Even as the local economy went on to register its second consecutive quarter of contraction, falling 1.8 per cent between October to December of last year, the Planning Institute of Jamaica (PIOJ) has said the country is not in a recession.
Following raging public debate on the matter in recent weeks, the entity, in presenting preliminary estimates on GDP output for the last quarter of 2024, confirmed its finding during a quarterly briefing held Wednesday morning.
“The Jamaican economy though facing a downturn in output is not in a recession, however there remains significant challenges due to hydrological shocks reflected largely in the fall-outs in tourism, electricity and water supply and agriculture,” PIOJ Director General Dr Wayne Henry said.
Though partially meeting the requirements of what constitutes a recession based on definition, Henry, in noting the positions of macro-fiscal institutions such as the World Bank and International Monetary Fund (IMF) which regard the use of GDP alone as being an insufficient measure to determine a recession, said the consideration of a wider set of economic indicators such as income, employment and fiscal health should also be used to determine if a country is truly experiencing a recession.
With Jamaica said to be maintaining good macroeconomic health as seen by its record unemployment levels and high consumer confidence, the interruption of economic activity as a result of seasonal adjustments brought on by adverse weather events, he believes, presents a shortfall in making this general assessment.

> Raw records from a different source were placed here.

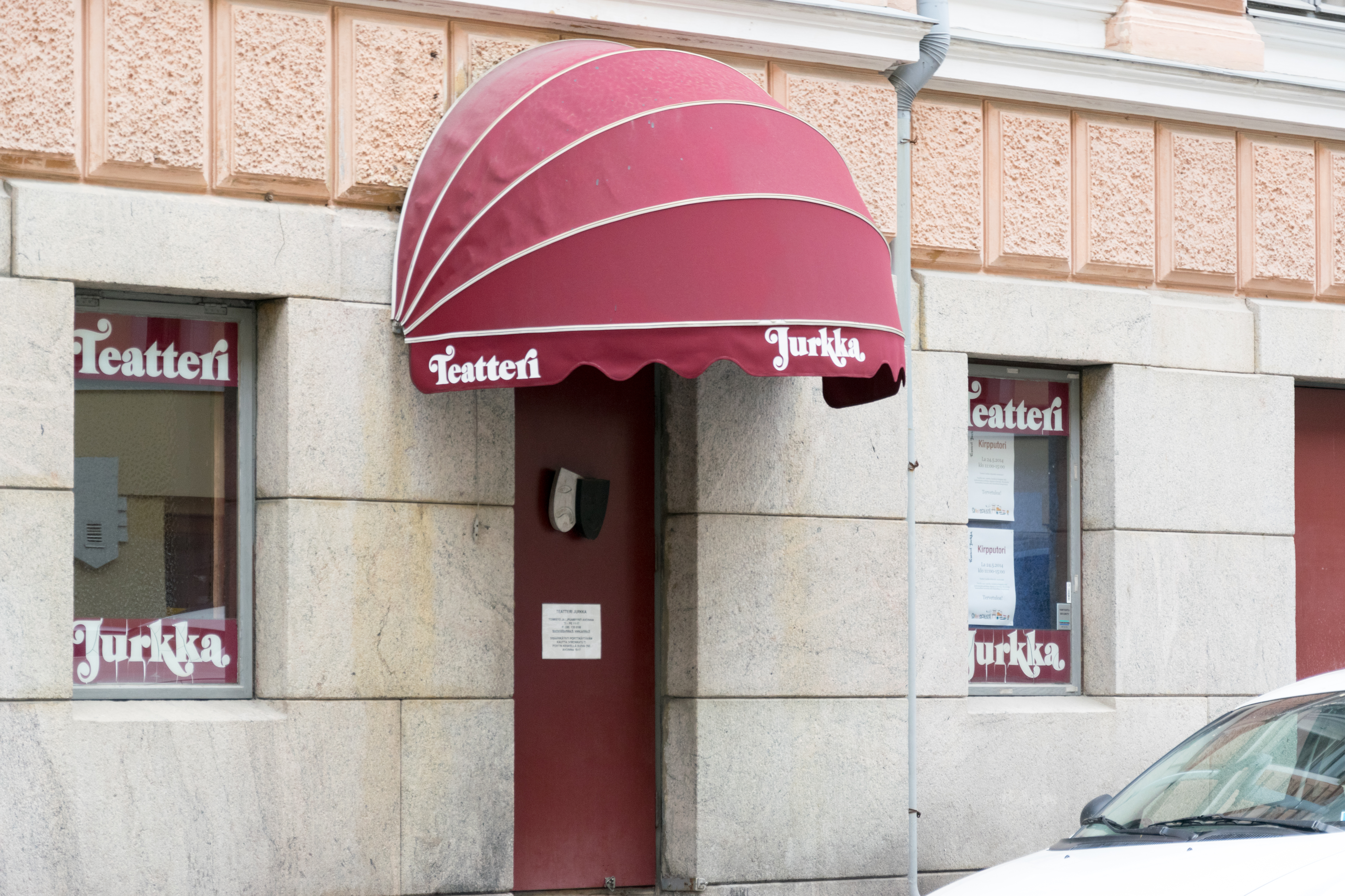 Teatteri Jurkka Helsingissä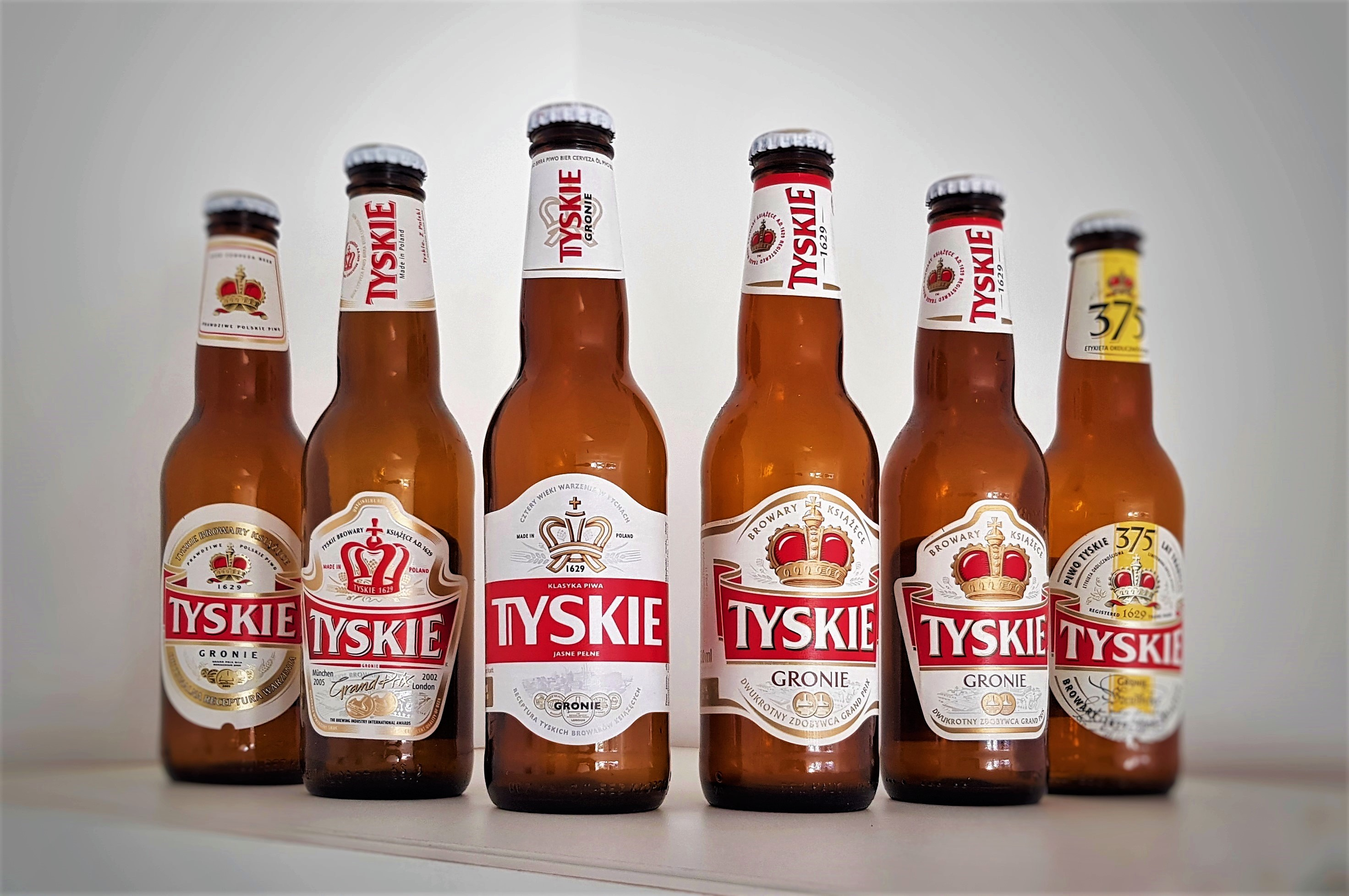 Frühere und aktuelle Flaschendesigns der polnischen Biermarke Tyskie aus den Jahren 2000 bis 2019.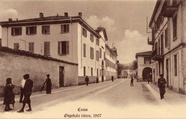 Ospedale Sant'Anna di Como, 1907, attuale sede del Conservatorio di Como.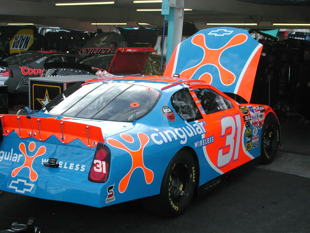 Robbie Gordon #31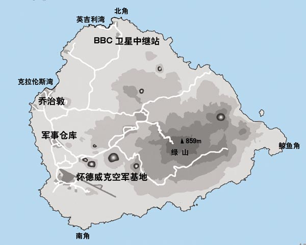 阿森松岛要图。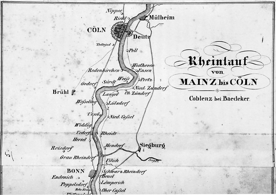 Rhein bei Köln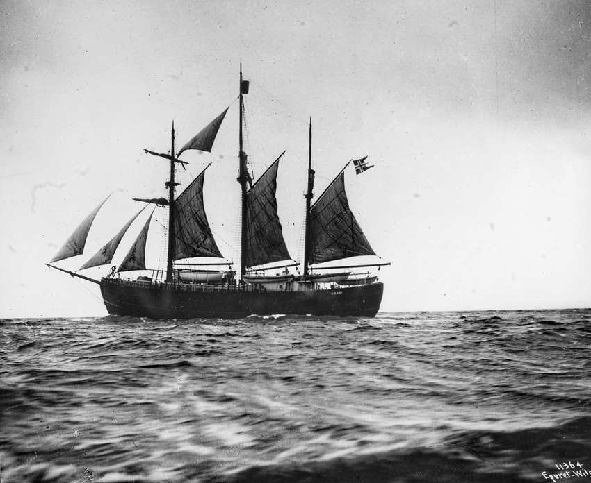 Beskrivelse: "Fram under fulle seil, sørover i 1910." Fotograf: A. B. Wilse Arkivreferanse: Riksarkivet, UD Avdeling for presse, kultur og informasjon, Uc1, Roald Amundsen Fram Description: "Full sail ahead for Fram, going south, 1910". Photo: A. B. Wilse

The PIOJ said the estimated 1.8 per cent contraction which follows a larger 3.5 per cent decline in the Jul-Sept quarter, largely reflects the lingering effects of Hurricane Beryl coupled with that of Tropical Storm Rafael and other events.
Shocks from these events are said to have negatively impacted almost all major industries across both goods-producing and services industries, causing wholesale contraction in several important sub-sectors such as mining, agriculture, manufacturing, construction, hotels and restaurants among others.

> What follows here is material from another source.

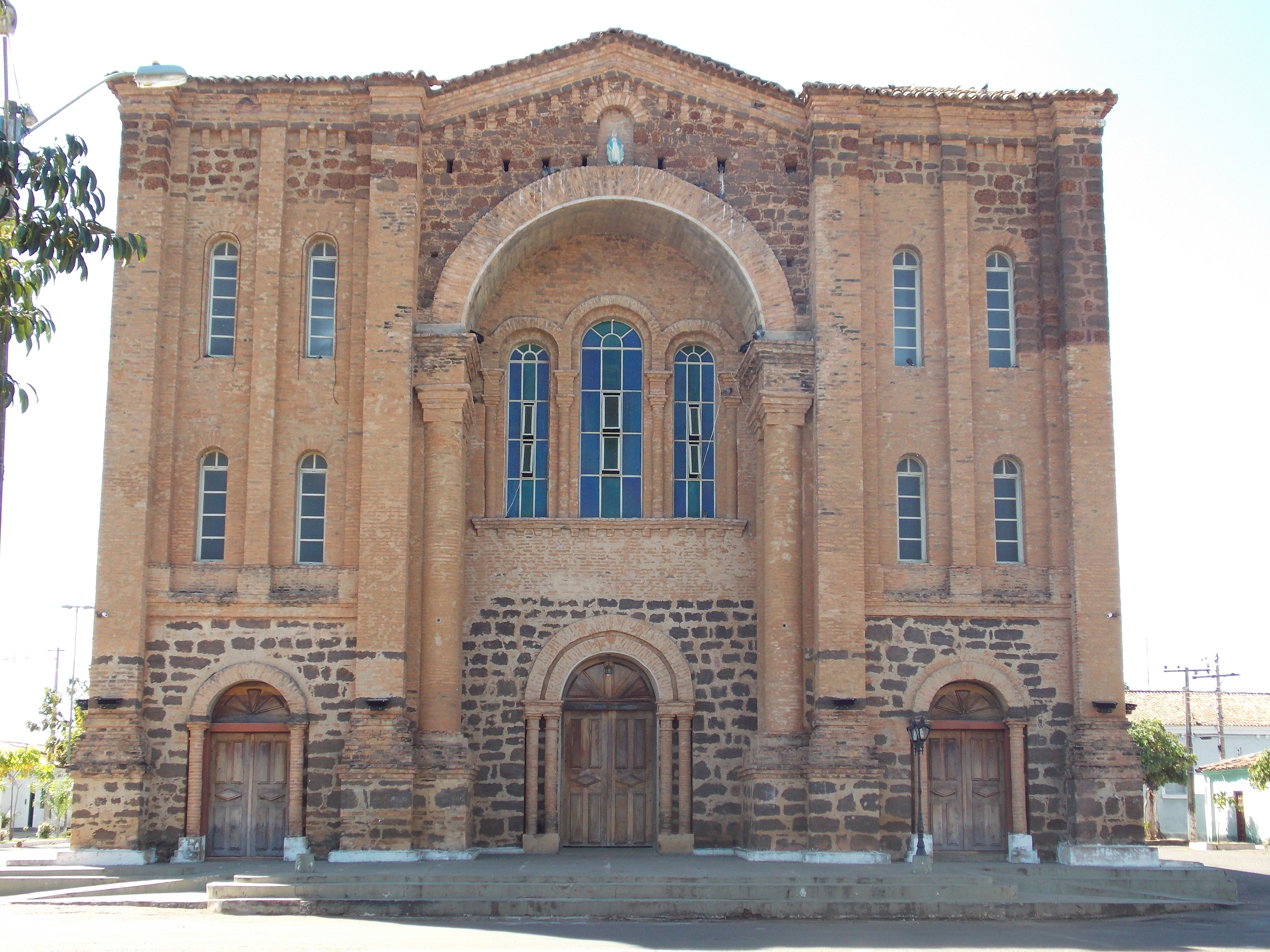 Núcleo Histórico de Porto Nacional

With the short-term prospects remaining generally positive, the director general said the expectation is for the economy to return to growth in the current January to March quarter.
“Within this context, economic growth is anticipated for the final quarter of fiscal year 24/25. For the Jan-Mar 2025 quarter, growth is projected to be within the range if 0.1-1.0 per cent. For FY 24/25 the economy will contact within the range of 0.5-1.5 per cent. These contractions largely reflect the negative impact of loss and damage suffered as a result of several hydrological events on productive activities,” Henry noted.